DANA POINT, Calif. -- The NFL is going to be ready.
Although no specific timetable has been set for the start of negotiations between the league and the NFL Players Association for a new collective bargaining agreement, commissioner Roger Goodell and club owners are formulating details and strategies that they will take into the talks during the four-day league meeting at the St. Regis Hotel.
By Wednesday, when Goodell adjourns the session, all that will be necessary is settling on a date to get started with new NFLPA executive director DeMaurice Smith, with whom the commissioner met during a getting-acquainted session last Friday.
Carucci from owners meeting
NFL.com's Vic Carucci is blogging from the NFL Annual Meeting in Dana Point, Calif., where a number of key decisions and rule changes could be made this week. **More ...**
"I think DeMaurice understands that we'll be prepared coming out of this meeting and ready to go when he is," Goodell said.
Goodell and the owners are mapping out their priorities going into the negotiations. The commissioner wouldn't be specific as to what they are, beyond saying, "The primary issue is we need a system that will allow the game to grow, where we can continue to invest in the game."
"Everything is transparent and we're looking at everything," Houston Texans owner Bob McNair said.
Still, it's clear that these are among the leading topics being covered here in preparation for the talks to put a new CBA in place for the one that is due to expire after the 2010 season:
» The impact of the economic downturn on the NFL. One of the league's greatest concerns is the financial risk owners face in financing new stadiums as well as the challenges presented by declining revenue from sponsorship and licensing deals, and a potential drop in ticket sales. The league is setting out to get the players to share more of that risk.
"There's a lot of risk out there," Goodell said. "And that risk is falling on the owners. I think there's got to be a recognition of the costs that are associated with operating NFL franchises. That includes operating stadiums and building stadiums."
"It's a more capital-intensive business than it was 20 years ago," McNair said. "In addition to the debt service (from constructing new stadiums), you also have tremendous expenses in operating new stadiums. Originally, you worried about selling tickets; that was the main consideration. Now you've got to sell tickets, you've got to keep your media partners happy and you've got to have a wonderful experience for your fans in the stadium and you've got to be able to operate the stadium and be able to service a lot of debt that you didn't have to before."
» Getting a handle on rookie salaries. "There's been a lot of discussion about a rookie (salary) cap," Goodell said. The NFL's primary concern is reducing the amount of money paid to players who have yet to play a single professional down and distributing it to established veterans.
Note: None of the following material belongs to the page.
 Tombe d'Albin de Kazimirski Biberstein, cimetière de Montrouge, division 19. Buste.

» Adding one or two games to the current 16-game regular season played over 17 weeks. The emphasis here is creating greater value by playing more games that are meaningful and less that have no meaning. If one regular-season game is added, the preseason would be reduced by a game. And if two regular-season games are added, the preseason would shrink by two games.
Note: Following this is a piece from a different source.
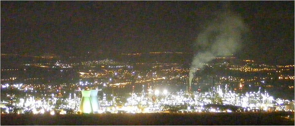 ארוע זיהום אוויר ממתחם בז"ן

Goodell has had the NFL's competition committee study the matter because it figures to be a significant part of the CBA talks. For the most part, committee members see potential problems in having enough healthy players available for the additional regular-season games. There also is a school of thought that, although there might be fewer meaningless games in the summer, there actually could actually be more meaningless games at the end of the year with the greater possibility of teams having already secured playoff berths with two or more games left on the schedule.
Nevertheless, the league sees greater potential to grow its product if, over the course of 20 weeks, there are more games that count.
Goodell describes Smith, who was elected to replace the late Gene Upshaw, as an "impressive guy" and looks forward to working with him.
If a new CBA isn't settled by March of 2010, the NFL's salary cap will disappear. The timetable was mostly designed to provide the league incentive to complete a deal by then in order to maintain the cap and avoid the potential of the unbalanced spending on salaries that exists in Major League Baseball.
However, as Goodell points out, if no CBA is settled by the deadline, players would not become unrestricted free agents until after six seasons, two years longer than the current system, and would also see a major decline in benefits.
"We're going to go into this negotiation trying to effectuate change that we think will be good for the NFL long term and the players," Goodell said. "I can't tell you the end of the story yet, because I really don't know. But we're going to go in and make sure that they understand the priorities for the ownership and we will obviously understand what issues the players have and we'll negotiate and hopefully come out with a resolution that'll be good for everybody."